■ **TRY IT**:
Transcribe only what runs from the line containing "Estación de Lorca-San Diego" through the final line below, exactly, and leave every picture out.

======== SUPPLIED INFORMATION

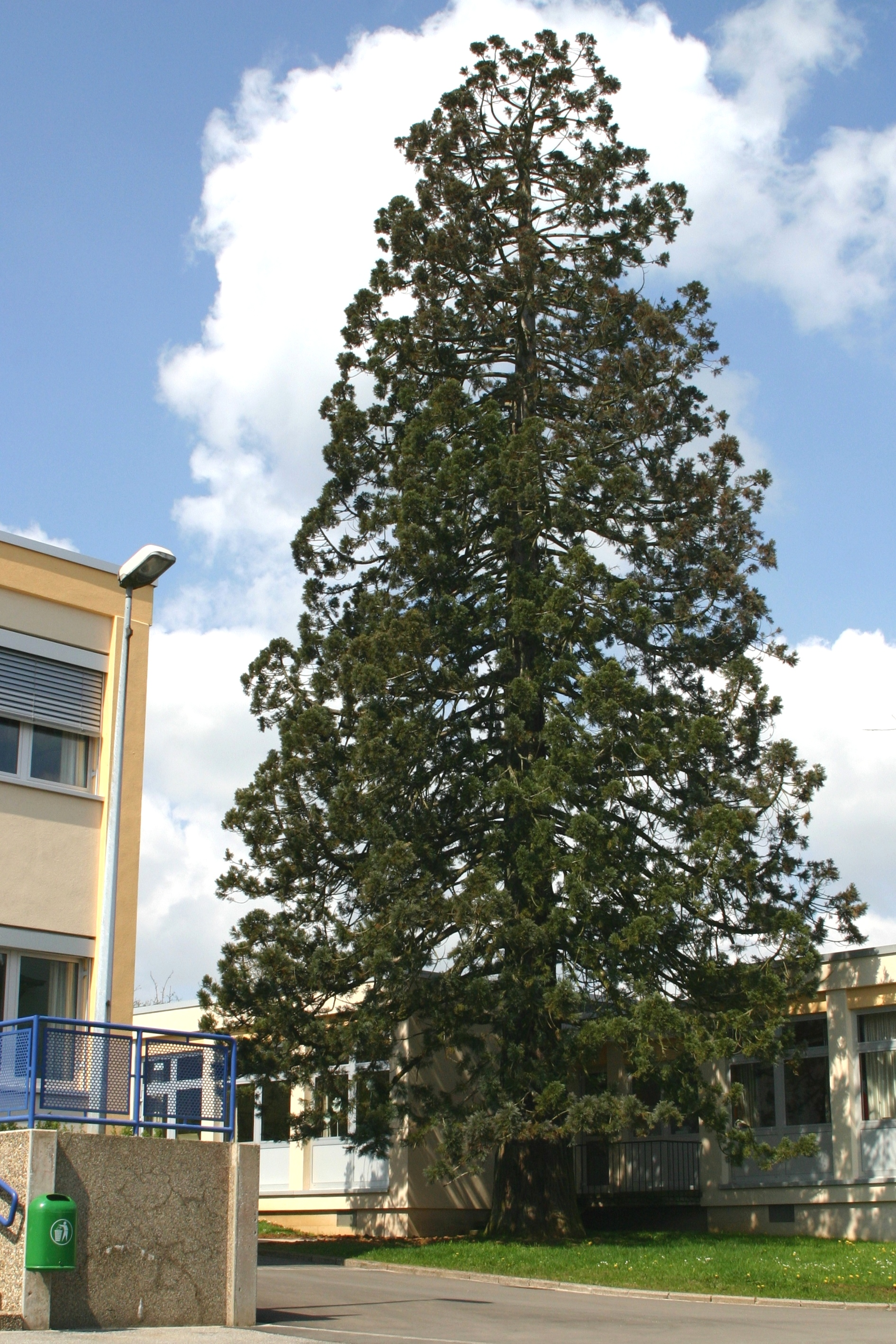 De Mammutbam zu Kënzeg am Schoulhaff.
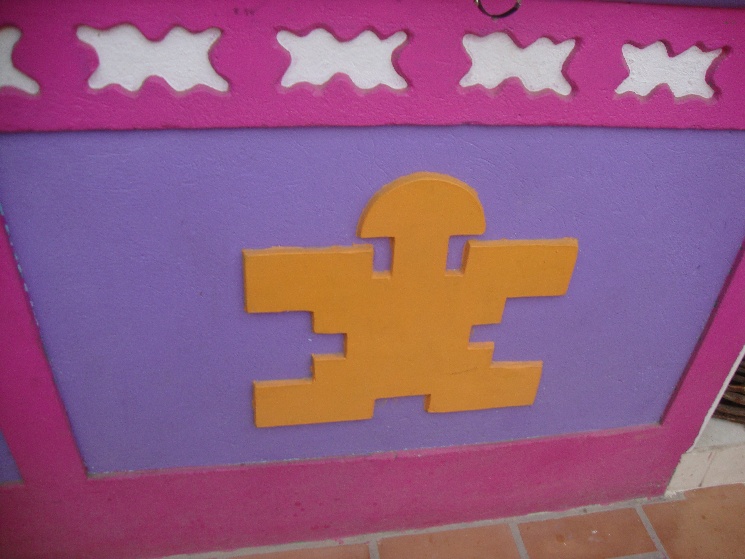 Zócalo de Guatapé, Antioquia.
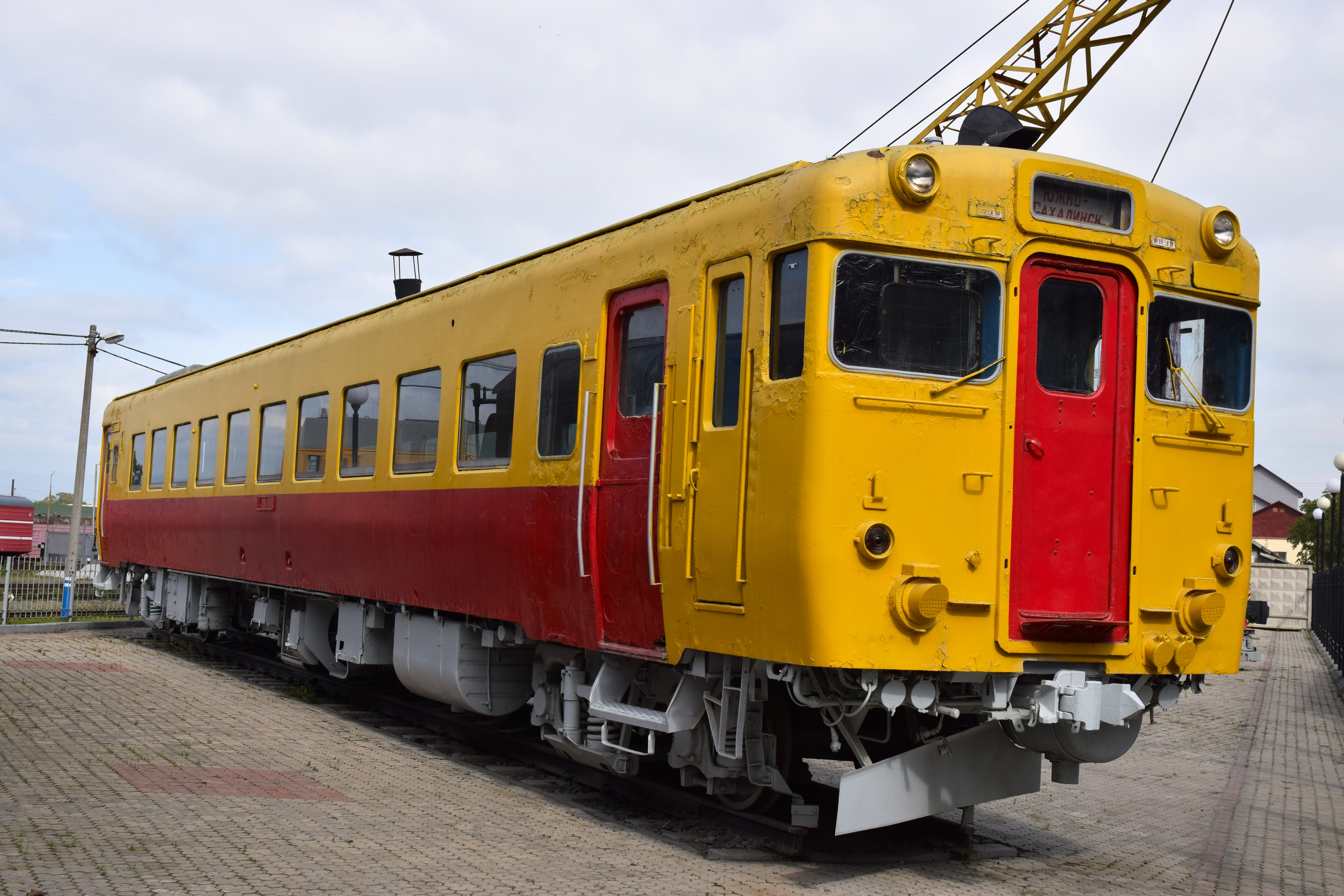 Японский вагон на Сахалине
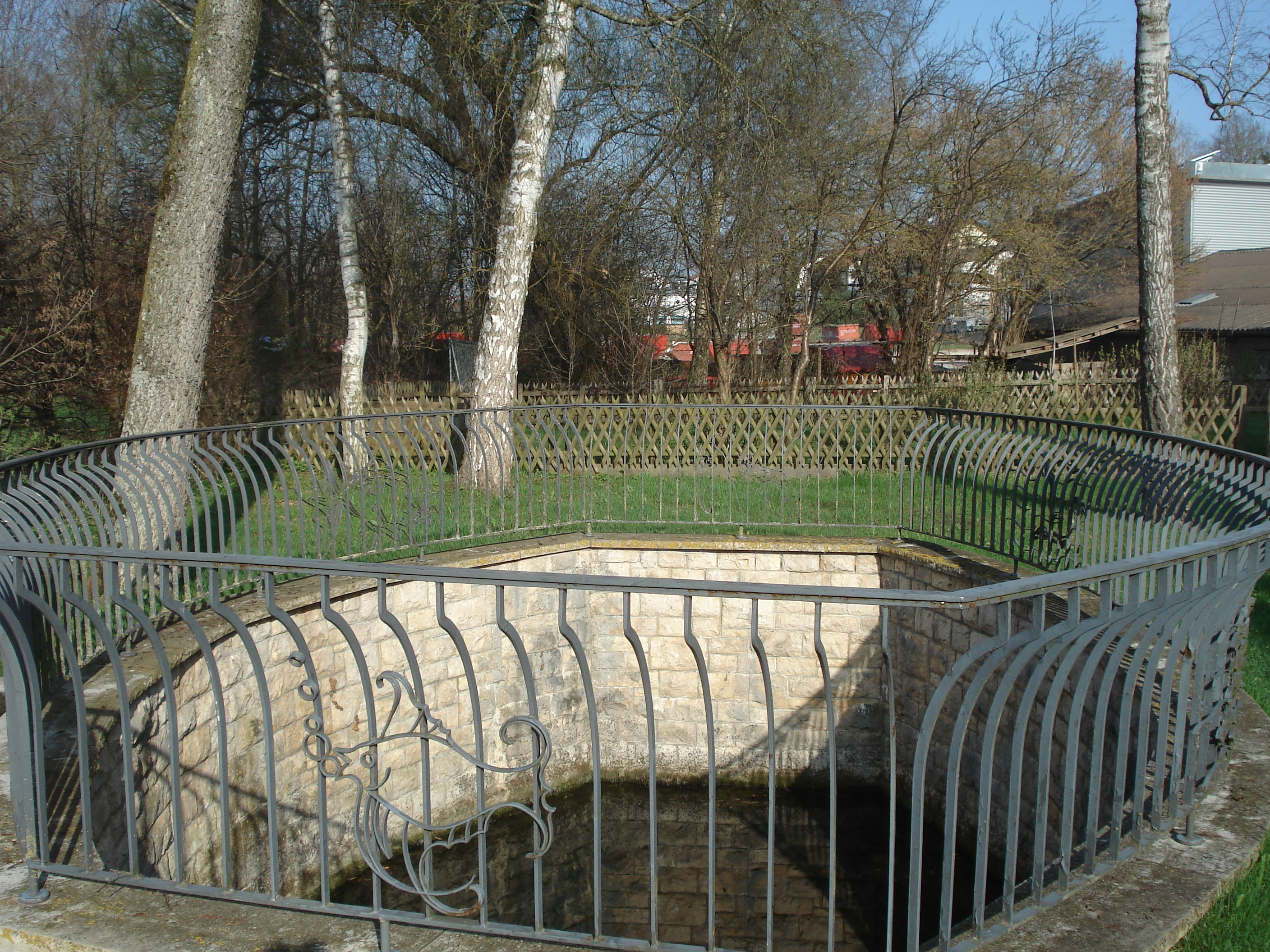 Der Egau-Ursprung in Neresheim
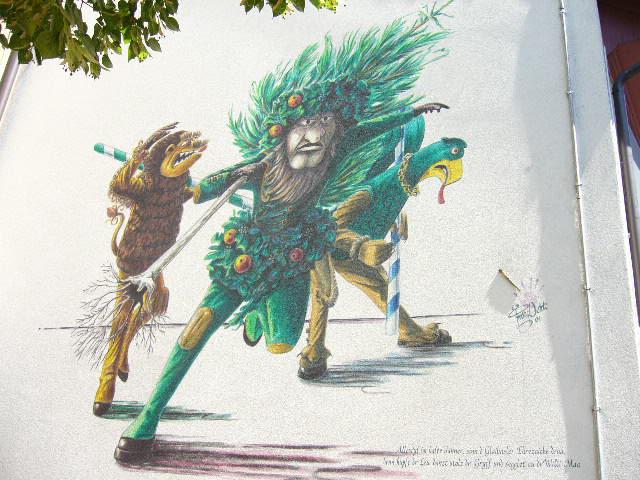 Wandgemälde im Kleinbasel mit dem Schriftzug: Allewyl im kalte Jänner, sinn d' Glaibasler Ehrezaiche draa, denn hüpft dr Leu, danzt stolz dr Gryff und segglet au dr Wildi Maa. Sonstiges
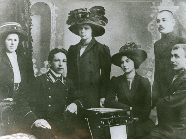 Сидят (слева направо): Габдрахман Мустафин, Амина Терегулова, Рахимбек Меликов. Стоят: Хадича Ямашева, Мадина Терегулова, Хусаин Ямашев.
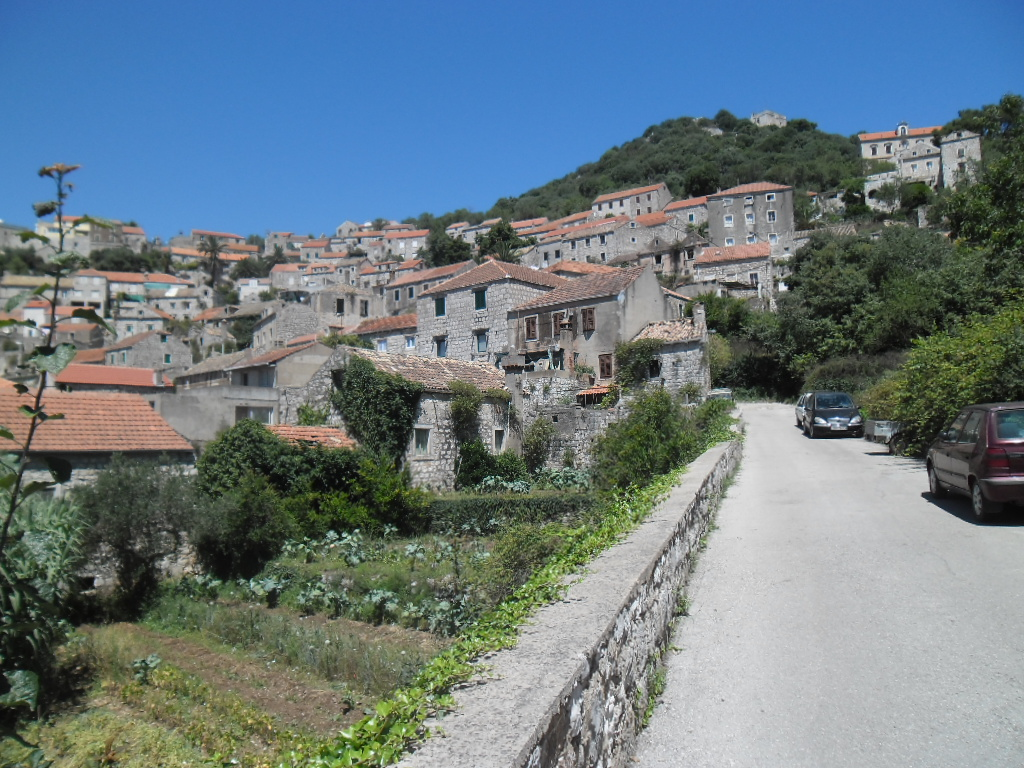 mjesto Lastovo
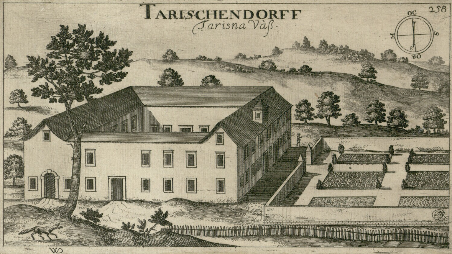 Tariški dvorec
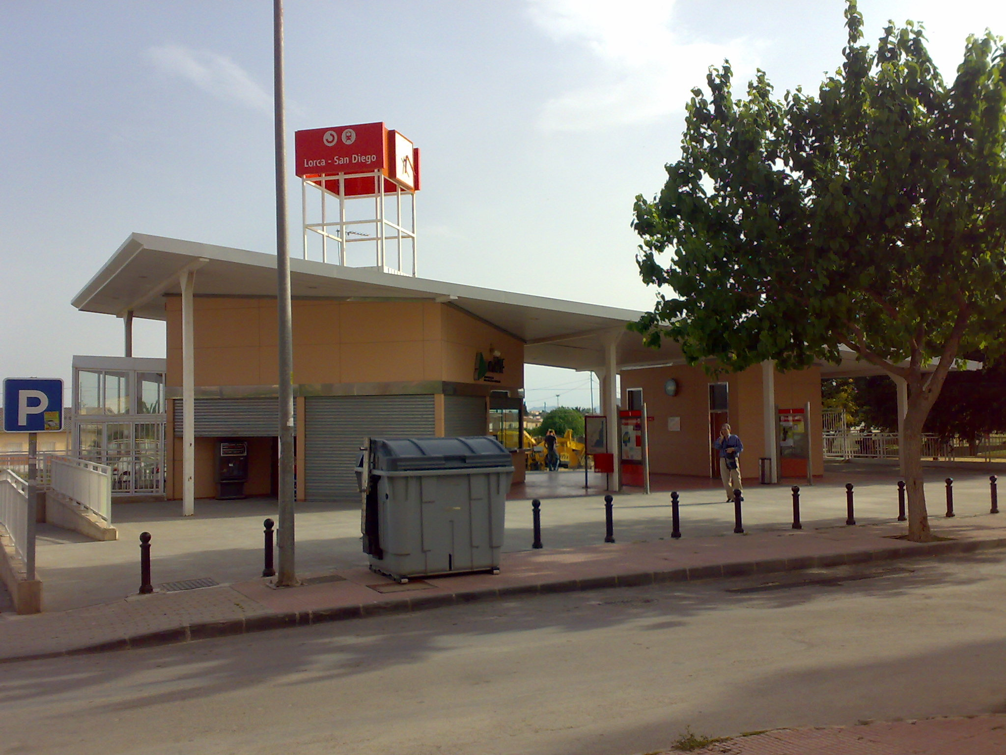 Estación de Lorca-San Diego
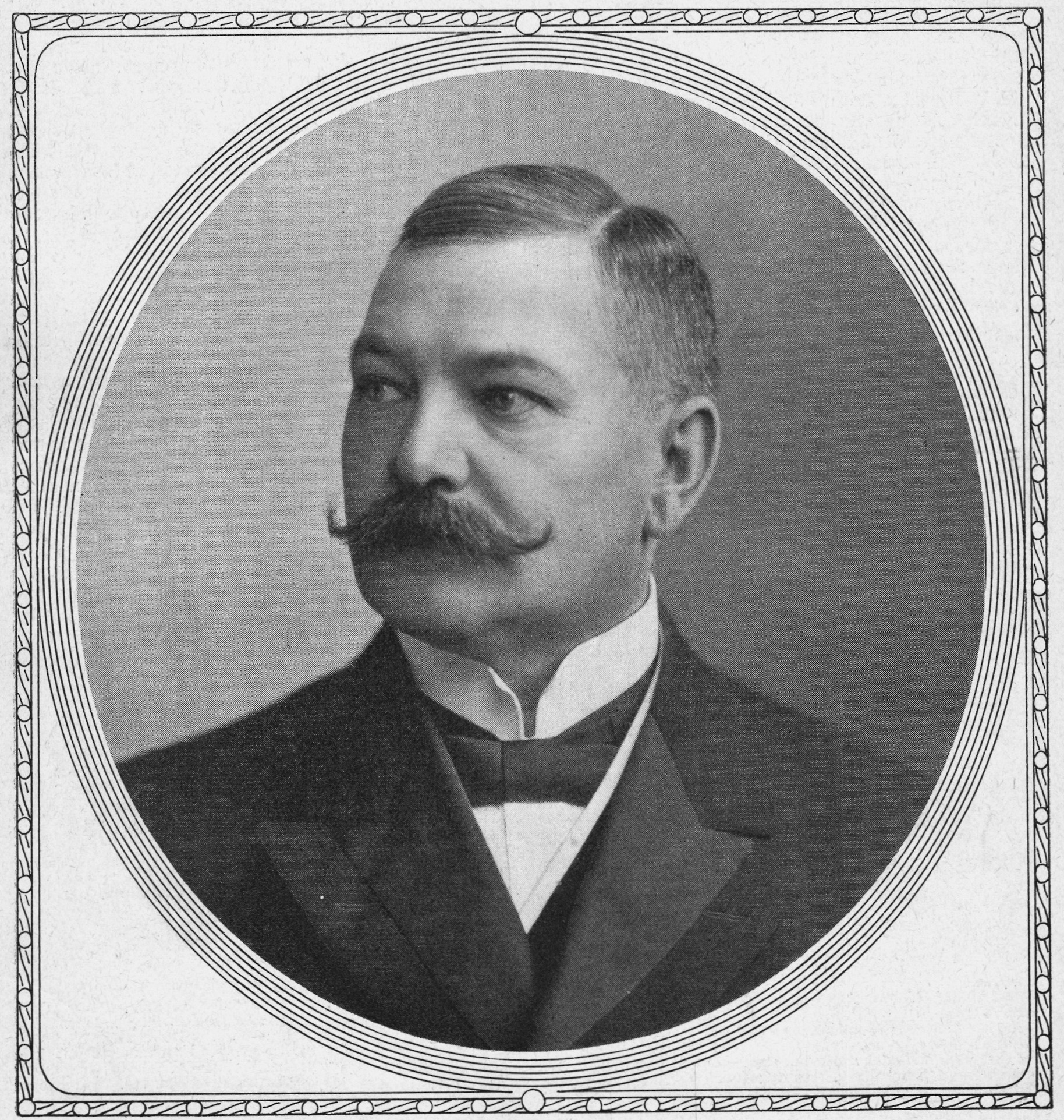 Herman Rydin (1861-1930) på omslaget av Hvar 8 Dag 1911.
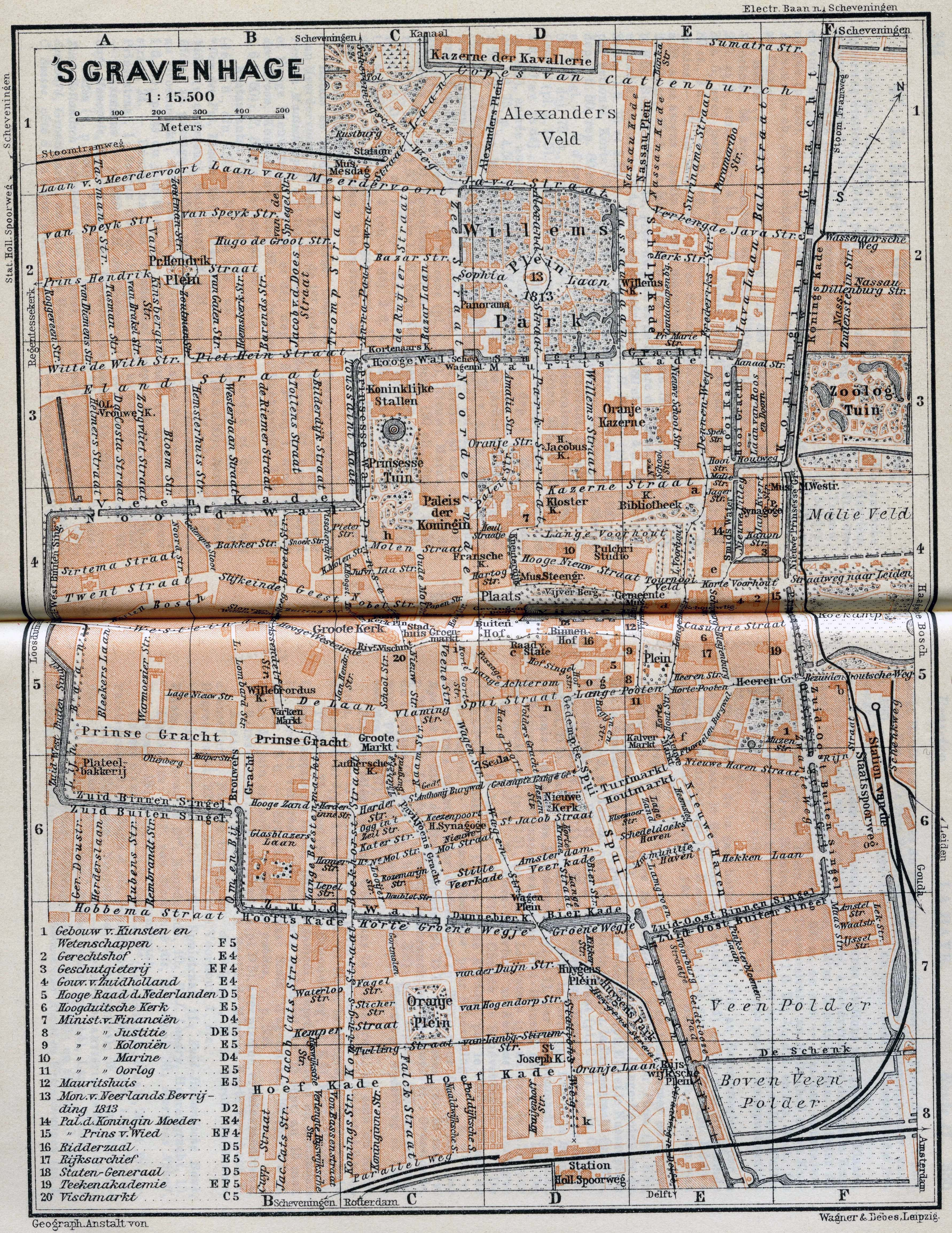 Inlegkaart van Den Haag uit de Baedeker reisgids van 1905
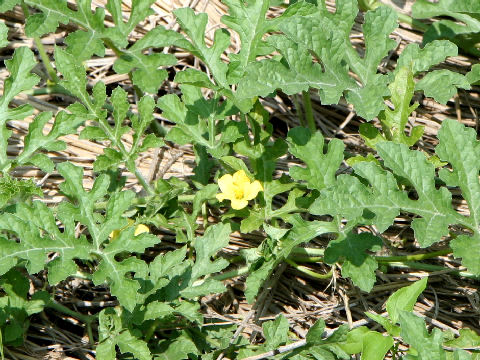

================

■ **RESULT**:
 Estación de Lorca-San Diego
 Herman Rydin (1861-1930) på omslaget av Hvar 8 Dag 1911.
 Inlegkaart van Den Haag uit de Baedeker reisgids van 1905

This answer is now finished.